Balint Magyar did a difficult job - he collected, classified and commented in detail on the main criminal techniques used by the post-communist mafia state. They are, in principle, universal, and are used not only in Hungary, but also wherever one family disposes (disposed) of all national property: in the Russian Federation, in Azerbaijan, in Montenegro, or earlier - in Serbia, Macedonia, Croatia. Of course, this story is not identical to what is happening in the Russian Federation. But you can learn some lessons from it:

1) even the physical removal of the Godfather will not lead to the collapse of the regime - his place, perhaps, after some struggle, will be taken by the “heir” and everything will go further along the well-trodden track;
2) even a powerful economic crisis will not lead to an immediate fall of the regime, but only to its sluggish decomposition with many years of budget drying, price inflation and strengthening of the repressive apparatus - until the oligarchs launder and transfer most of their capital to a safe place;
3) until society has realized the collective responsibility for its future, such populist regimes will be reproduced again and again - and each time in an increasingly caricatured and sick form.

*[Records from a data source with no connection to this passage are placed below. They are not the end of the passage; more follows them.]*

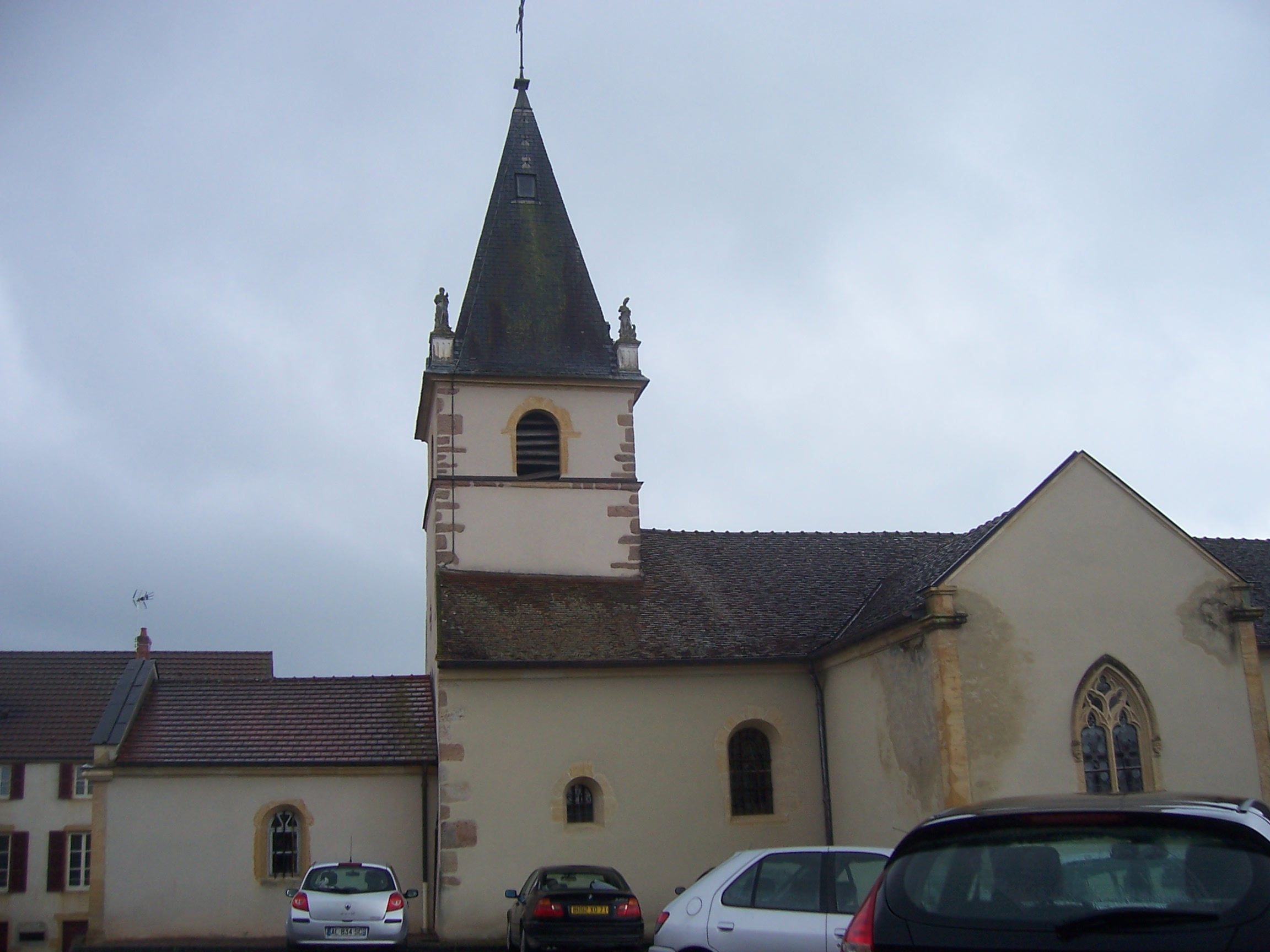 Eglise de Saint-Aubin-en-Charollais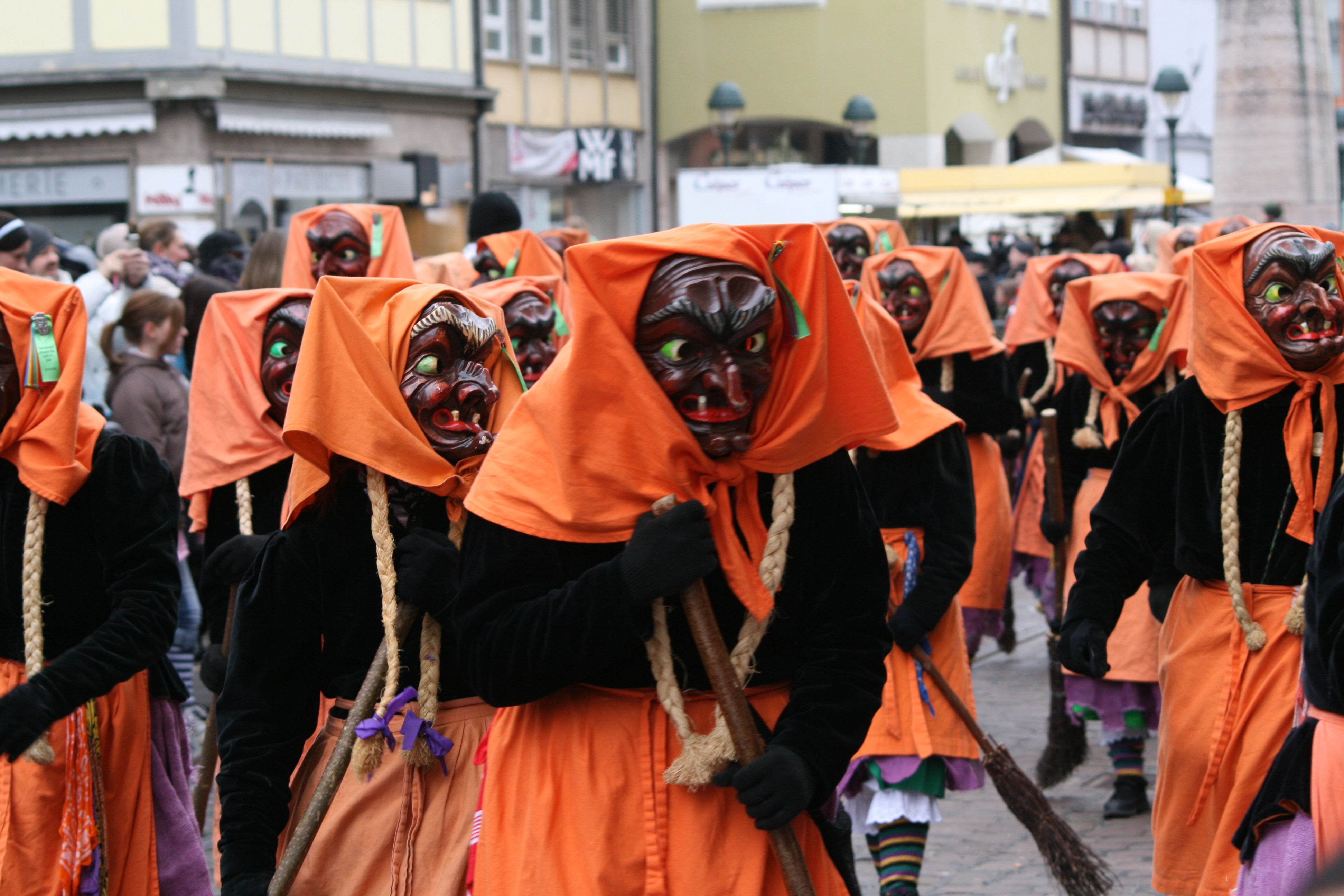 Narrensprung in Freiburg i. Br. 2009: Ravensburger Schwarze Veri Zunft, Figur: Hexenliesel vom Pfanennstiel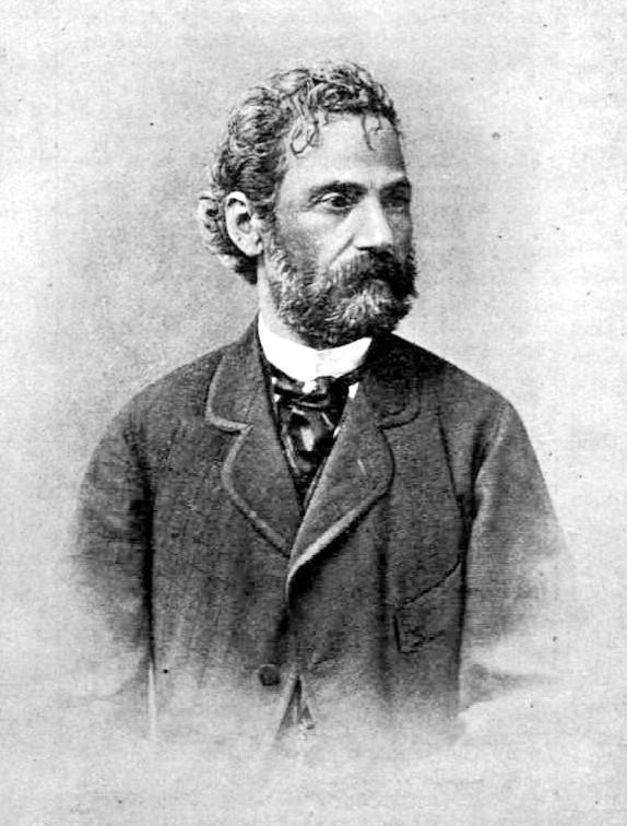 Gajzágó Salamon (1830–1898) politikus, a képviselőház alelnöke, az Állami Számvevőszék (akkor: Magyar Királyi Legfőbb Állami Számvevőszék) első elnöke portréja. Ellinger Ede fényképfelvétele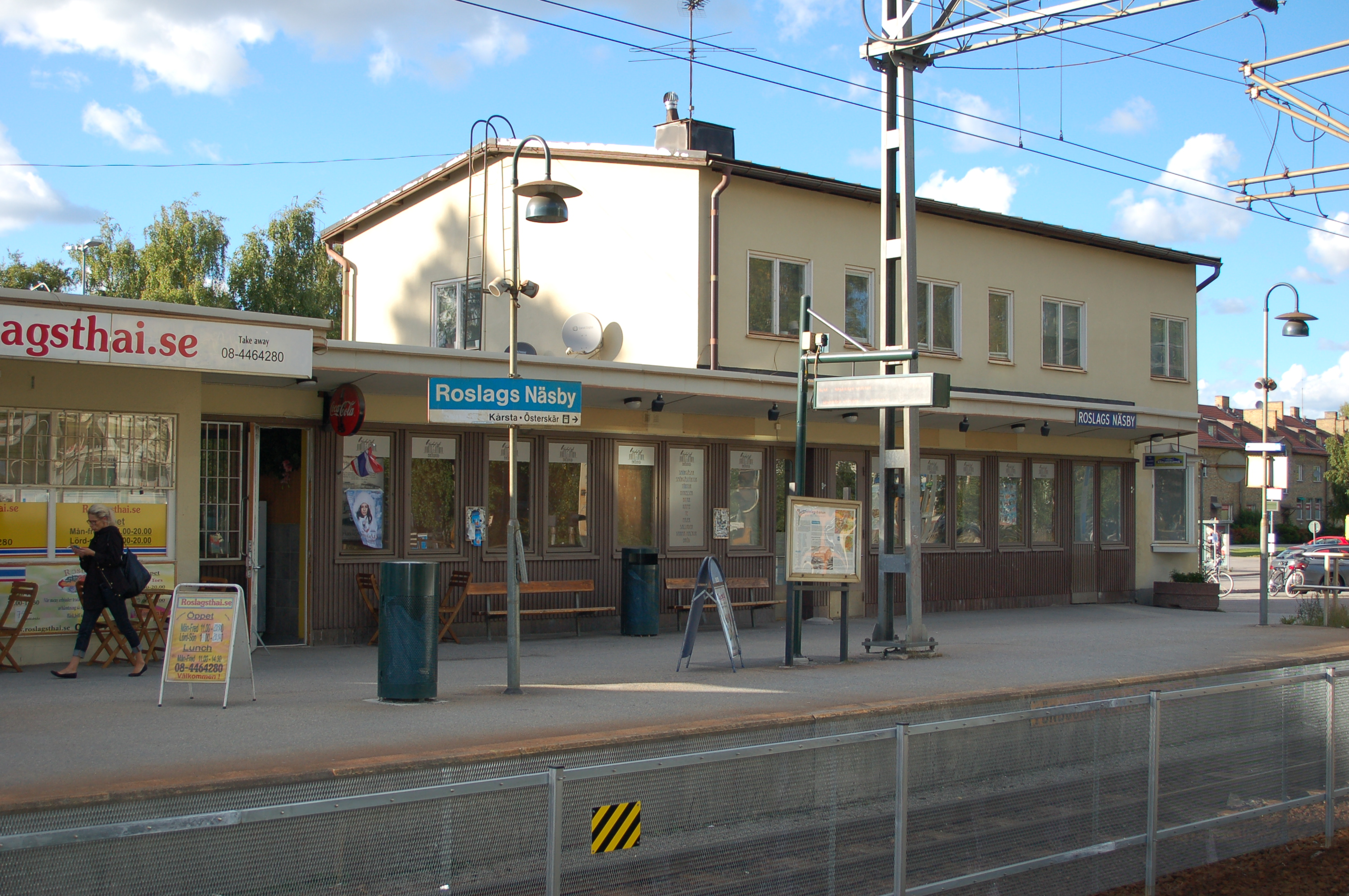 Stationshuset i Roslags Näsby.

So, in order for the Russian Federation to turn into Russia, free, prosperous and respected in the world, it will not be enough for fighters for national liberation to execute Kuzhuget, Ramzanka and old man Kabaev; It is not enough to put the personnel behind bars; it is not enough to deprive everyone of voting rights last years I consciously voted for them. This is about 5% of the total amount of work that needs to be done, everything else is much more difficult.